:: DATA SHOWN ::

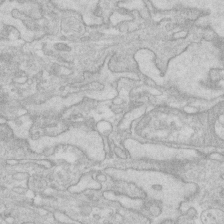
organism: Human
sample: Fibroblast cells
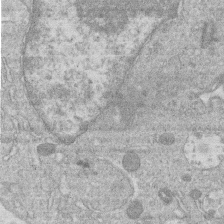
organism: Human
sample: Macrophage cells
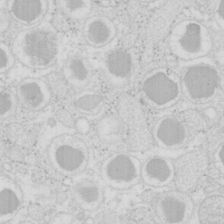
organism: Mouse
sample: Pancreas
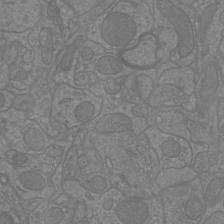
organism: Mouse
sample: Cortical neurons
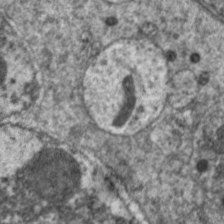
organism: C. elegans
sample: Pharynx
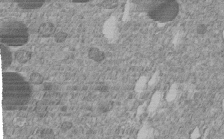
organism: C. elegans
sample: C. elegans embryo early stage
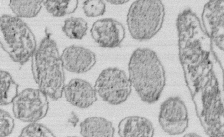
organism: E. coli
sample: Bacterial nucleoid
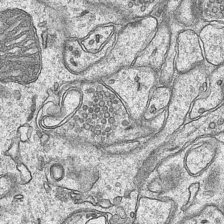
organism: Mouse
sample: CA1 Hippocampus
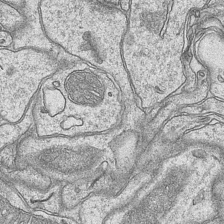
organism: Mouse
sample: CA1 Hippocampus
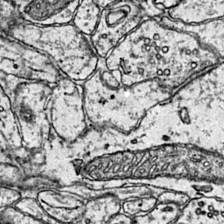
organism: Mouse
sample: Primary visual cortex
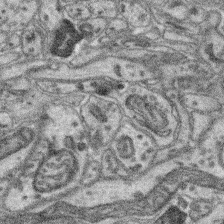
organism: Mouse
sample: Retina
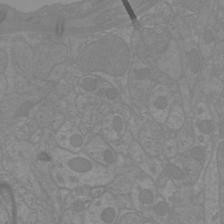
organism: Mouse
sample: Cortical neurons
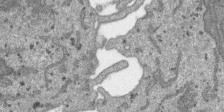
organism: Human
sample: Lung epithelial cells infected with SARS-CoV-2
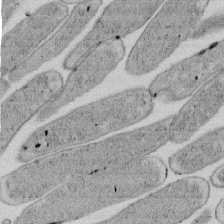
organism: E. coli
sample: Bacterial nucleoid
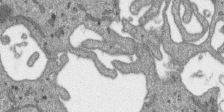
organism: Human
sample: Lung epithelial cells infected with SARS-CoV-2
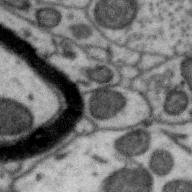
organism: Zebra finch
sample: Brain
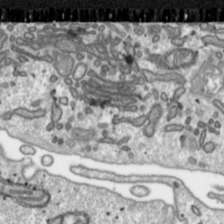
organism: Toxoplasma gondii
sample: Parasites in a vacuole inside a host cell
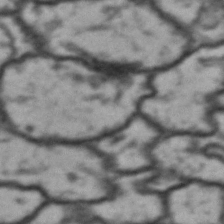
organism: Drosophila
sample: Brain
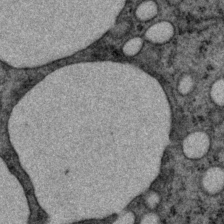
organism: P. pacificus
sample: Pharynx
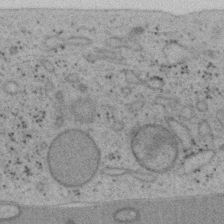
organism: Human
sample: HeLa cells
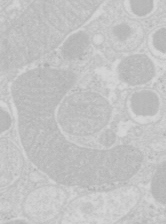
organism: Mouse
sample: Pancreas
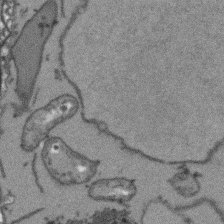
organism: Arabidopsis thaliana
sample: Root tip
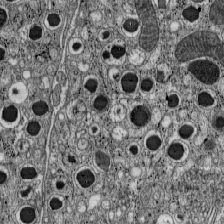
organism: C57BL Mouse
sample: Pancreatic islet
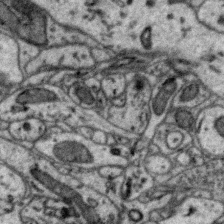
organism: Zebra finch
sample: Brain
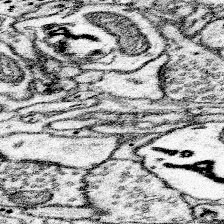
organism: Mouse
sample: Somatosensory cortex neuropil
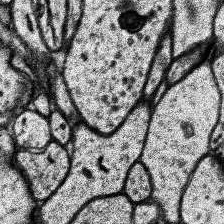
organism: Human
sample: Temporal Lobe
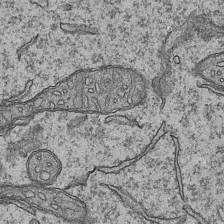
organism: Mouse
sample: CA1 Hippocampus
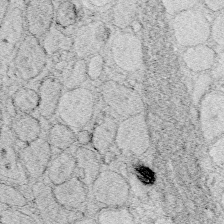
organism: Zebrafish
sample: Whole-Brain
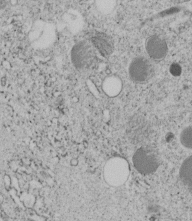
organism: C. elegans
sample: C. elegans embryo early stage
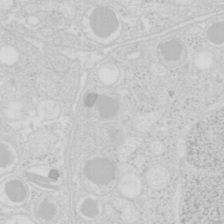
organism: Mouse
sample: Pancreas
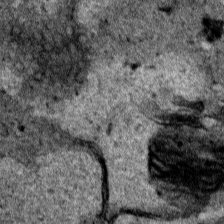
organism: Human
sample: Mitochondria in HCT116 cells
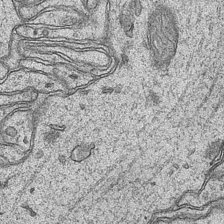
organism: Mouse
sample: CA1 Hippocampus
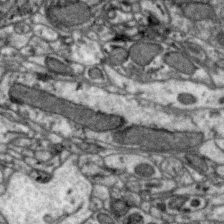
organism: Zebra finch
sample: Brain
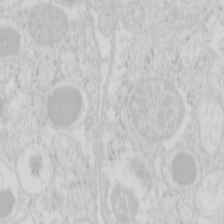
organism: Mouse
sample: Pancreas
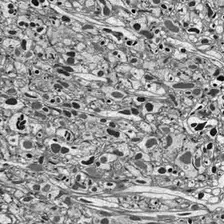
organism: Drosophila
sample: Optic lobe
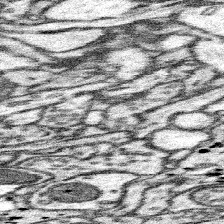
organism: Mouse
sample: Somatosensory cortex neuropil
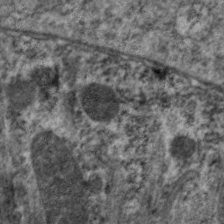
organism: C. elegans
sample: Pharynx
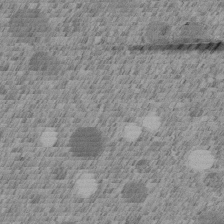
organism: C. elegans
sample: C. elegans embryo early stage
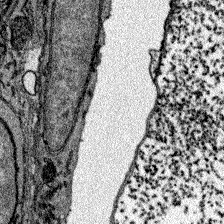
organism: Zebrafish
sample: Larval olfactory bulb
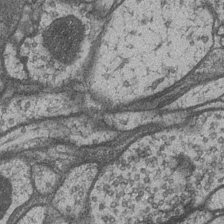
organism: Drosophila
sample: Optic medulla
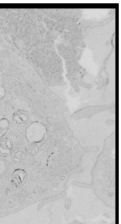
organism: Human
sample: Mitochondria in HCT116 cells
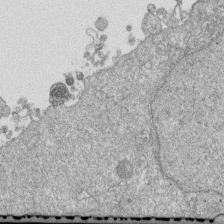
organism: Human
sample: HeLa cell HIV synapse
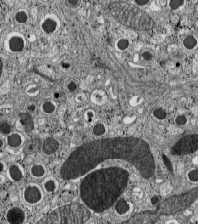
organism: C57BL Mouse
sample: Pancreatic islet
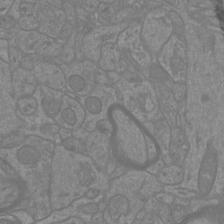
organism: Mouse
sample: Cortical neurons
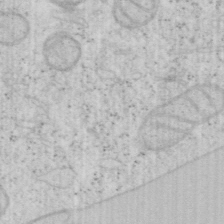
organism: Human
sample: HeLa cells
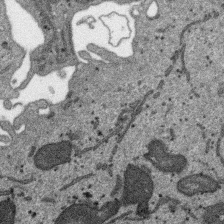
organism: Human
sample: Lung epithelial cells infected with SARS-CoV-2
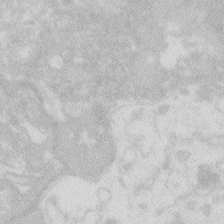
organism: Zebrafish
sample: Macrophage
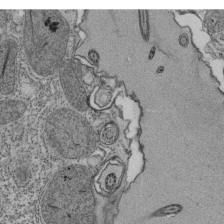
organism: Tetrahymena
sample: Cilia in tetrahymena
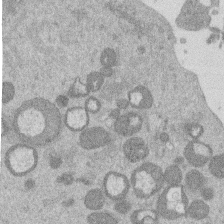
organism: Mouse
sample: Dividing mouse embryo 1 cell stage

:::

ASSIGNED TASK
For this exercise, return the data above exactly and leave every picture out.

TASK OUTPUT
organism: Human
sample: Fibroblast cells
organism: Human
sample: Macrophage cells
organism: Mouse
sample: Pancreas
organism: Mouse
sample: Cortical neurons
organism: C. elegans
sample: Pharynx
organism: C. elegans
sample: C. elegans embryo early stage
organism: E. coli
sample: Bacterial nucleoid
organism: Mouse
sample: CA1 Hippocampus
organism: Mouse
sample: CA1 Hippocampus
organism: Mouse
sample: Primary visual cortex
organism: Mouse
sample: Retina
organism: Mouse
sample: Cortical neurons
organism: Human
sample: Lung epithelial cells infected with SARS-CoV-2
organism: E. coli
sample: Bacterial nucleoid
organism: Human
sample: Lung epithelial cells infected with SARS-CoV-2
organism: Zebra finch
sample: Brain
organism: Toxoplasma gondii
sample: Parasites in a vacuole inside a host cell
organism: Drosophila
sample: Brain
organism: P. pacificus
sample: Pharynx
organism: Human
sample: HeLa cells
organism: Mouse
sample: Pancreas
organism: Arabidopsis thaliana
sample: Root tip
organism: C57BL Mouse
sample: Pancreatic islet
organism: Zebra finch
sample: Brain
organism: Mouse
sample: Somatosensory cortex neuropil
organism: Human
sample: Temporal Lobe
organism: Mouse
sample: CA1 Hippocampus
organism: Zebrafish
sample: Whole-Brain
organism: C. elegans
sample: C. elegans embryo early stage
organism: Mouse
sample: Pancreas
organism: Human
sample: Mitochondria in HCT116 cells
organism: Mouse
sample: CA1 Hippocampus
organism: Zebra finch
sample: Brain
organism: Mouse
sample: Pancreas
organism: Drosophila
sample: Optic lobe
organism: Mouse
sample: Somatosensory cortex neuropil
organism: C. elegans
sample: Pharynx
organism: C. elegans
sample: C. elegans embryo early stage
organism: Zebrafish
sample: Larval olfactory bulb
organism: Drosophila
sample: Optic medulla
organism: Human
sample: Mitochondria in HCT116 cells
organism: Human
sample: HeLa cell HIV synapse
organism: C57BL Mouse
sample: Pancreatic islet
organism: Mouse
sample: Cortical neurons
organism: Human
sample: HeLa cells
organism: Human
sample: Lung epithelial cells infected with SARS-CoV-2
organism: Zebrafish
sample: Macrophage
organism: Tetrahymena
sample: Cilia in tetrahymena
organism: Mouse
sample: Dividing mouse embryo 1 cell stage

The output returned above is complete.